Molecular structure of Fructose (fruit sugar), simple ketonic monosaccharide found in many plants

Monosaccharides or simple sugars are the simplest carbohydrates; they do not hydrolyze; that is, they do not break down into simpler compounds. They have three to seven carbon atoms, and their empirical formula is (CH2O)n, where n ¥ 3. They are named referring to the number of carbons (3-7) and end with the suffix -ose. The main monosaccharide is glucose, the primary source of energy for cells. They oxidize quickly, turning into acids, which is why they are said to have reducing power.

These are classified according to their functional group (aldehyde or ketone) into aldoses, with an aldehyde group, and ketoses, with a ketone group. Some of them may have a cycled structure. And they are named according to the number of carbons that the molecule has:

  • Trioses: three carbons
  • Tetrosses: four carbons
  • Pentoses: five carbons
  • Hexos: six carbons
  • Heptoses: seven carbons

Monosaccharides are found in honey and fresh fruits such as grapes, apples, pear, kiwi, and banana.

Illustration of Disaccharides

Disaccharides are a type of carbohydrates formed by the condensation of two monosaccharides through an O-glycosidic bond (with loss of a water molecule). Since it is established in the form of ether, an oxygen atom, being the one that joins each pair of monosaccharides, mono or dicarbonyl, which can also be α or β depending on the -OH hemiacetal.

The molecular formula of disaccharides is C12H22O11. The covalent bond between two monosaccharides causes the elimination of a hydrogen atom from one of the monosaccharides and a hydroxyl group from the other monosaccharide. Together, we can say that a water molecule (H2O) that is released into the environment is eliminated in the reaction.

Disaccharides are found in table sugar (sugar cane and sugar beet) and root vegetables such as beetroot, carrot, and parsnip.

Illustration of Polysaccharide molecular structures

Polysaccharides are polymers whose constituents (their monomers) are monosaccharides, which are repeatedly linked by glycosidic bonds. These compounds have a really high molecular weight, which is dependent on the number of monosaccharide residues or units that participate in their structure. This number is almost always indeterminate, variable within limits, unlike what happens with informative biopolymers, such as DNA or protein polypeptides, which have a fixed number of pieces in their chain, in addition to a specific sequence. They are formed by the joining of a large number of monosaccharides. They fulfill various functions, especially energy and structural reserves.
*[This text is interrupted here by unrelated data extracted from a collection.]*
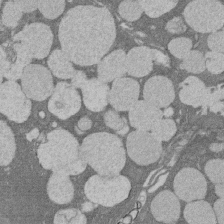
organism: Rat
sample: Salivary granule
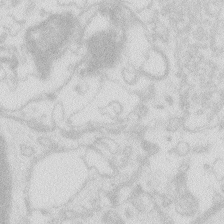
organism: Zebrafish
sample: Macrophage
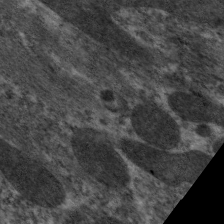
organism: C. elegans
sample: Pharynx

Polysaccharides can be decomposed, by hydrolysis of the glycosidic bonds between residues, into smaller polysaccharides as well as disaccharides or monosaccharides.
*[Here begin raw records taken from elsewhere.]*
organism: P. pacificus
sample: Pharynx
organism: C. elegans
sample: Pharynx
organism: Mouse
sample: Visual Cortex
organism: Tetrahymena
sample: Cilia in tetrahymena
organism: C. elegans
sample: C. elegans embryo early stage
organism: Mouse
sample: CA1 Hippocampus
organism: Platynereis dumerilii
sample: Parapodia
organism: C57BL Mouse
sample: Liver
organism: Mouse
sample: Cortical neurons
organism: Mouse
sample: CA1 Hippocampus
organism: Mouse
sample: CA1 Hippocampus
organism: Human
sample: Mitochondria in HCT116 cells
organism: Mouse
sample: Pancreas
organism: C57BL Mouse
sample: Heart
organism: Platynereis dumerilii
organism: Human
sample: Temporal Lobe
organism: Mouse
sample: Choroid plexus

In the formation of each glycosidic bond, there is a “surplus” of a water molecule since these are formed by condensation reactions from the union of monosaccharides by covalent bonds. Likewise, in its breakdown by hydrolysis, a water molecule is added to divide it into multiple monosaccharides so that in a chain made of n monosaccharides, there will be n-1 glycosidic bonds. It is easy to deduce that polysaccharides will almost always respond to the general formula: Cx(H2O)x 1

Polysaccharides are found in cereal grains, vegetables, fruit, nuts, and legumes such as peas, beans, chickpeas, lentils.
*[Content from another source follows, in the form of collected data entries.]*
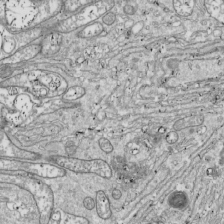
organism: Drosophila
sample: Cell division; meiosis; drosophila spermatocytes
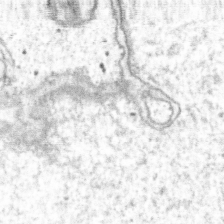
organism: Human
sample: HeLa cells
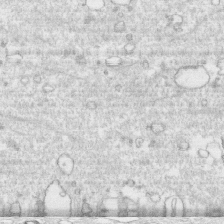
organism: Human
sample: CRL-1474
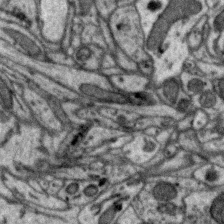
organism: Zebra finch
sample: Brain
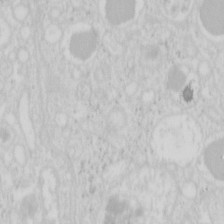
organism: Mouse
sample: Pancreas
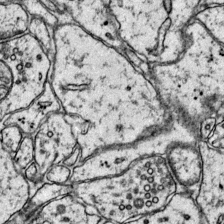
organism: Mouse
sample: Primary visual cortex
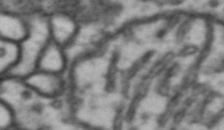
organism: Drosophila
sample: Brain
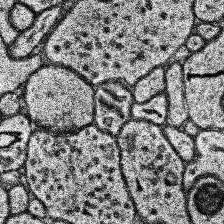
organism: Human
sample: Temporal Lobe
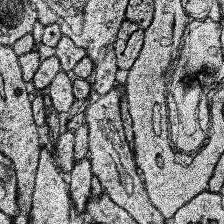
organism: Human
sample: Temporal Lobe
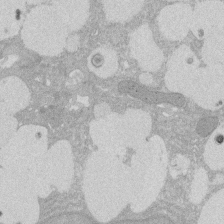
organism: Rat
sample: Salivary granule
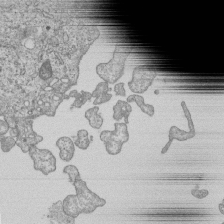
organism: Human
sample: MDA-MB-231 cells
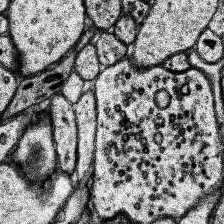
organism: Human
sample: Temporal Lobe
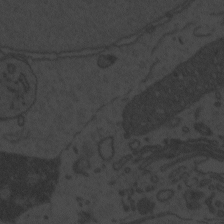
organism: Zebrafish
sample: Macrophage infected with Toxoplasma gondii

Carbohydrates – Energy For Our Body

Energy diet, food symbol represented by foods in the shape of flash to show the health concept of eating well with fruits and vegetables

Carbohydrates really are an essential part of our diet. Most importantly, they provide energy for the most basic functions of our body, such as moving or thinking, but also for the functions that we do not even notice most of the time. During the digestion process, carbohydrates that consist of more than one type of sugar are broken down into their monosaccharides by digestive enzymes and then directly absorbed, causing a glycemic response.

Cells use glucose as a direct energy source, which is used in muscles, the brain, and other tissues. Some of the carbohydrates cannot be broken down and are fermented by our gut bacteria or pass through the gut unchanged. Carbohydrates also play an essential role in our body’s structure and function, so having them in balance is fundamental to be healthy.